5. Reflect on your solution. Can we do better?
## Task 4. Value iteration
Recall the value/utility-function:
$$U(s) = \mathop\max\limits_{a \in A(s)} \sum\limits_{s'}P(s'|s,a)[R(s,a,s') + \gamma U(s')]$$
Value iteration starts with an arbitrary postulated utility function $U_0$,
and for each iteration $i=1,2,3,\ldots$ it calculates a new estimated $U_i$, by the rule
$$U_i(s) = \mathop\max\limits_{a \in A(s)} \sum\limits_{s'}P(s'|s,a)[R(s,a,s') + \gamma U_{i-1}(s')]$$
Implement value iteration in python to estimate the utilities of the
Frozen Lake.
**or if you prefer**
Execute value iteration manually, to find decent estimates.
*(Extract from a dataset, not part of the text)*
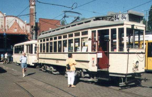 Berliner Strassenbahn Typ TD von 1912
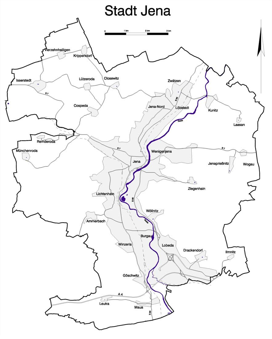 Stadtteile der Stadt Jena

## Task 5. Policy iteration (optional)
Recall Q-Function:
$$Q(s,a) = \sum\limits_{s'}P(s'|s,a)[R(s,a,s') + \gamma \mathop\max\limits_{a'}Q(s',a')]$$
and the function to extract an optimal policy from the Q-Function:
$$\pi^*(s) = \mathop{\mathrm{argmax}}\limits_aQ(s,a)$
Recall also that a policy is a map from state to action.
Policy iteration starts with both a utility estimate $U_0$ and a tentative
policy $\pi_0$.
Each iteration $i$
1. estimates the utility $U_{i+1}$ by assuming the policy $\pi_i$
2. calculate a new policy $\pi_{i+1}$ by assuming utilitie $U_{i+1}$.
Implement policy iteration in python.